• Exercise data:
------------------------------------------------------------------------
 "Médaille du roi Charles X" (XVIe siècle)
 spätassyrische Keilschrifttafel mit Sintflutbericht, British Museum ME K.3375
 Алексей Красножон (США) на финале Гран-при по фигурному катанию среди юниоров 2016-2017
------------------------------------------------------------------------
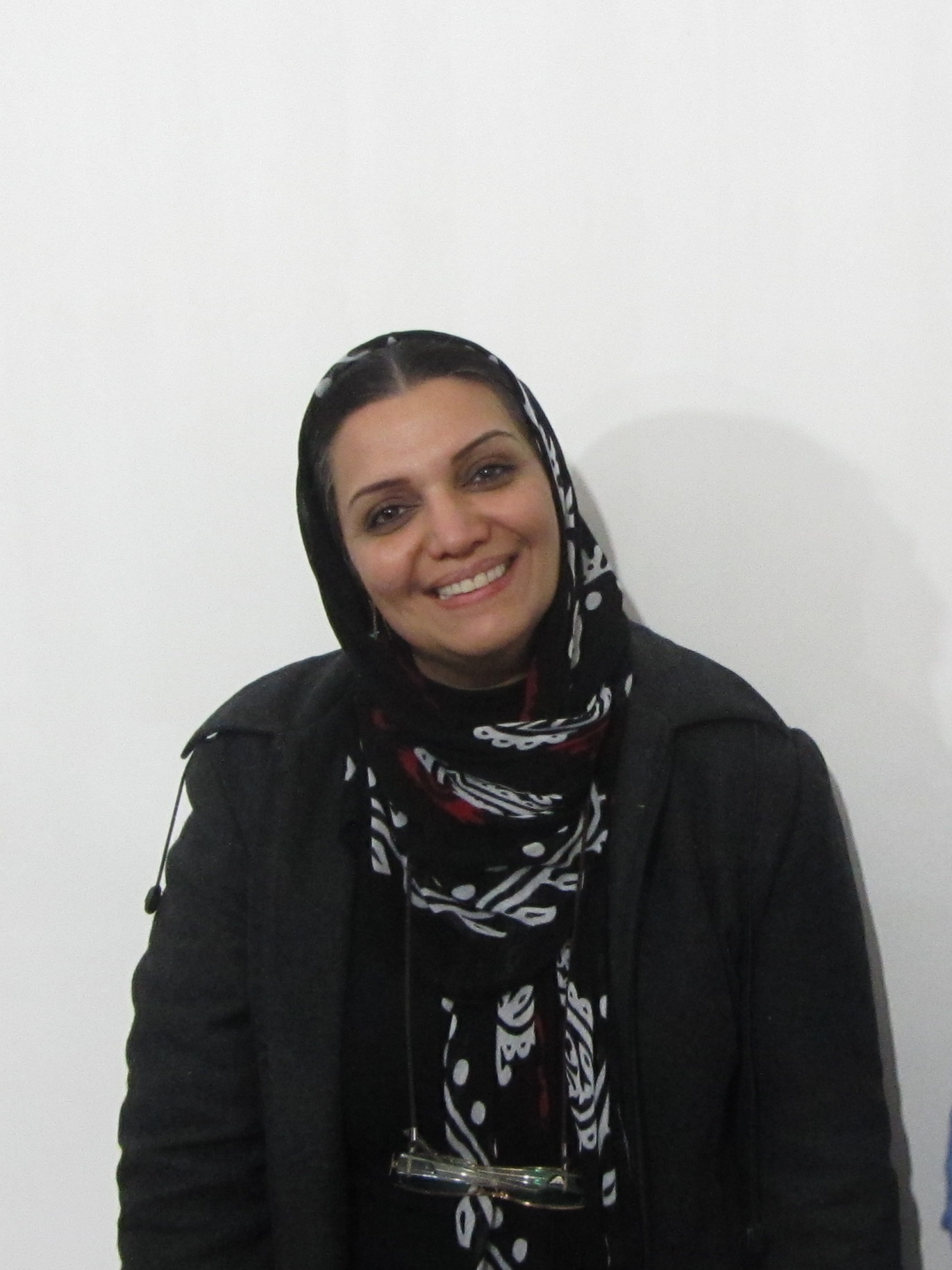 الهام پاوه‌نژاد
------------------------------------------------------------------------
• What the task requires: All lines above between those holding "spätassyrische Keilschrifttafel mit" and "Алексей Красножон (США)", inclusive, must be set down unchanged, and no other line may be included.

• Answer space:
 spätassyrische Keilschrifttafel mit Sintflutbericht, British Museum ME K.3375
 Алексей Красножон (США) на финале Гран-при по фигурному катанию среди юниоров 2016-2017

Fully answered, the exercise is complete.